1. Despite that I don't think Charles Williams mentions Warnie Lewis in any of his writings; nor do his biographers mention Warnie - it is clear that they were good friends. (This also emphasizes that C.W's own recorded written accounts of himself and his own doings are extremely partial, hence biased.)

2. As of 1945, Warnie knew Williams better than the others - which means better than Tolkien, or Havard, or Barfield. His evaluation of Charles as "one of he best and nicest men it has ever been my good fortune to meet" should be given considerable weight, because Warnie was among the kindest and most empathic of men.

3. Warnie regarded Williams as absolutely central to The Inklings and indeed the most constant attender at the meetings (presumably aside from Jack and Warnie Lewis themselves). Therefore, an evaluation of whatever The Inklings was 'about' must be focused on what C.W brought to the group. 
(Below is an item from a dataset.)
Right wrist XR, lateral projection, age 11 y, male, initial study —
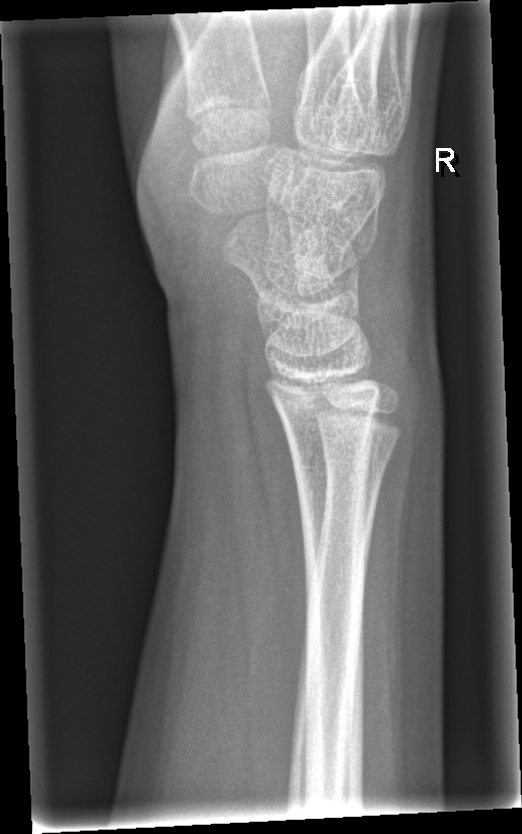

My current feeling is that Charles Williams was both the trigger of The Inklings, and functioned in its heyday as as the senior figure and arbiter of the Inklings - when considered in its function as a serious intellectual group:

http://notionclubpapers.blogspot.co.uk/2013/05/was-charles-willimas-grey-eminence.html

(Note: this present view of CW as leader supersedes my previous idea of Williams as a 'grey eminence' - or power behind the throne.)

This entails that it is NOT CS Lewis, nor JRR Tolkien, who was the primary person or spiritual leader among the Inklings - but instead Charles Williams.

There is very little direct evidence for this claim, but I hope to explore it in future postings.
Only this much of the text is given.